Get ready – another attempted Labour coup after the EU election results is looking more likely

Tom Watson: As Labour deputy leader, he vowed to support the party’s leader to the hilt – and has continually betrayed that vow. If he challenges Mr Corbyn again, let him seek a poll on his own position, too.

It seems right-wing opportunists in the Labour Party are hoping to launch another coup against Jeremy Corbyn, based on the results of the European Parliament elections.

It doesn’t matter what those results turn out to be. The malcontents know that this may be their last chance of preventing a Corbyn government.

Think about it: Theresa May has as much as admitted that she cannot get her Brexit Bill through Parliament and there is no other business for the current session. So, logically, the current Parliamentary session must end.

With it, the Tories’ confidence-and-supply deal with the Democratic Unionist Party must also end. It is possible that Mrs May’s successor will wish to negotiate a new deal, but that will be difficult, considering the way the Conservatives failed to support DUP desires over Brexit and the Northern Irish border.

Also, with defections to Change UK and the possible loss of This Writer’s own MP, Chris Davies, if my fellow Brecon and Radnorshire constituents agree to throw him out, it seems the Conservatives will be unlikely to command any kind of majority in Parliament.

And that’s before you consider which factions within the Parliamentary Conservative Party will support any new prime minister!

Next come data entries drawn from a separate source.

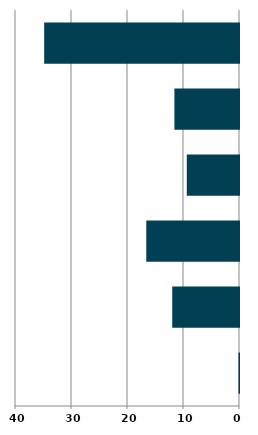
| Category | Series 0 |
|---|---|
| 0 | 0.088 |
| 1 | 11.926 |
| 2 | 16.556 |
| 3 | 9.324 |
| 4 | 11.534 |
| 5 | 34.792 |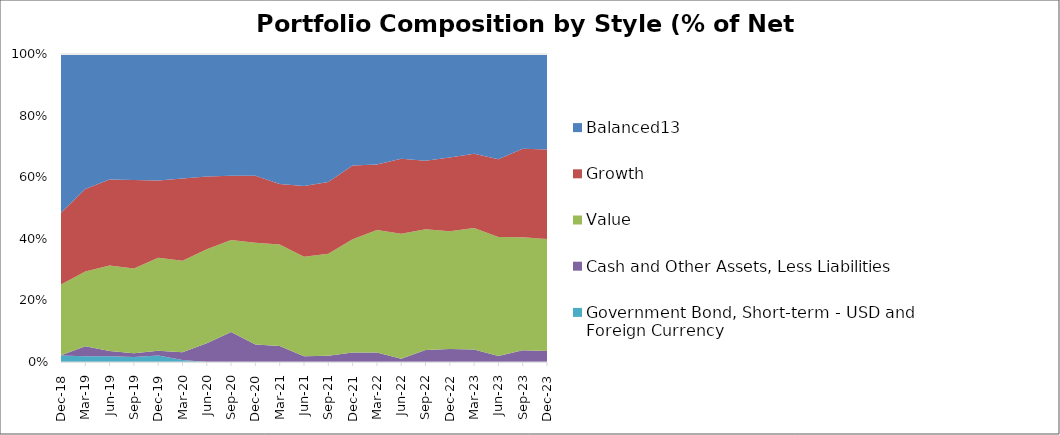
| Category | Government Bond, Short-term - USD and Foreign Currency | Cash and Other Assets, Less Liabilities | Value | Growth | Balanced13 |
|---|---|---|---|---|---|
| 2018-12-31 | 2.07 | 0.12 | 22.95 | 23.35 | 51.51 |
| 2019-03-31 | 1.88 | 3.24 | 24.23 | 26.83 | 43.82 |
| 2019-06-30 | 1.84 | 1.71 | 27.78 | 27.96 | 40.71 |
| 2019-09-30 | 1.64 | 1.24 | 27.46 | 28.77 | 40.89 |
| 2019-12-31 | 2.07 | 1.62 | 30.17 | 25.09 | 41.05 |
| 2020-03-31 | 0.64 | 2.52 | 29.72 | 26.66 | 40.46 |
| 2020-06-30 | 0 | 6.07 | 30.54 | 23.58 | 39.81 |
| 2020-09-30 | 0 | 9.73 | 29.88 | 20.87 | 39.52 |
| 2020-12-31 | 0 | 5.7 | 32.98 | 21.8 | 39.52 |
| 2021-03-31 | 0 | 5.21 | 32.93 | 19.65 | 42.21 |
| 2021-06-30 | 0 | 1.86 | 32.32 | 22.93 | 42.89 |
| 2021-09-30 | 0 | 2.05 | 33.13 | 23.28 | 41.54 |
| 2021-12-31 | 0 | 3.06 | 36.79 | 23.91 | 36.24 |
| 2022-03-31 | 0 | 3.11 | 39.72 | 21.31 | 35.86 |
| 2022-06-30 | 0 | 1.04 | 40.61 | 24.35 | 34 |
| 2022-09-30 | 0 | 3.87 | 39.24 | 22.27 | 34.62 |
| 2022-12-31 | 0 | 4.21 | 38.23 | 23.92 | 33.64 |
| 2023-03-31 | 0 | 4.08 | 39.46 | 24.08 | 32.38 |
| 2023-06-30 | 0 | 1.94 | 38.63 | 25.22 | 34.21 |
| 2023-09-30 | 0 | 3.81 | 36.67 | 28.72 | 30.8 |
| 2023-12-31 | 0 | 3.58 | 36.34 | 29.06 | 31.02 |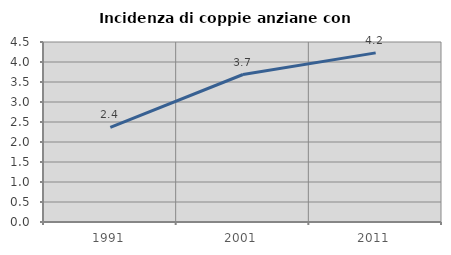
| Category | Incidenza di coppie anziane con figli |
|---|---|
| 1991.0 | 2.365 |
| 2001.0 | 3.687 |
| 2011.0 | 4.228 |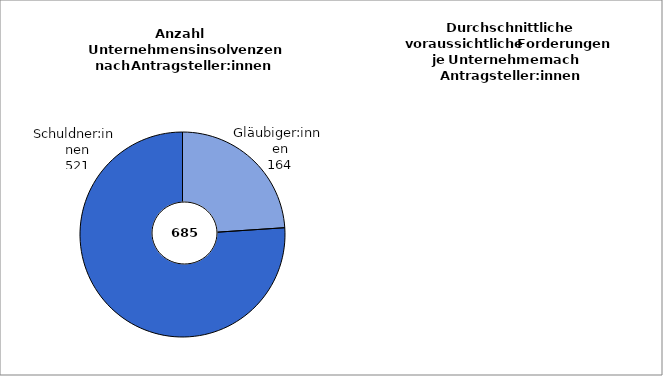
| Category | Series 0 |
|---|---|
| Gläubiger:innen | 164 |
| Schuldner:innen | 521 |

Once the new premier is installed, that reality is likely to make itself clear.

And then they may see no alternative to a general election – that Mr Corbyn is likely to win.

So Mr Corbyn’s opponents in the Labour Party are likely to believe they have no choice other than to make their move today (May 26).

If they want to challenge him, that’s fine.

But I think it would be unfair for them to suggest that he alone is at fault.

So if any Labour representative says Mr Corbyn should seek re-election as Labour leader, let’s ask them to authenticate their challenge.

Let them also seek re-election.

So if Tom Watson challenges Mr Corbyn, he should ask members to endorse his position as deputy leader – and, indeed, a confidence vote in him as a Labour MP.

The same should apply to other Labour MPs. Let them seek confidence votes from their own constituency members.

As for Labour grandees – former bigwigs who do not currently have a position in the party, like Tony Blair – well, it’s not a lot of their business, is it?

There are a lot of big mouths in right-wing Labour. Let’s see them put themselves on the line.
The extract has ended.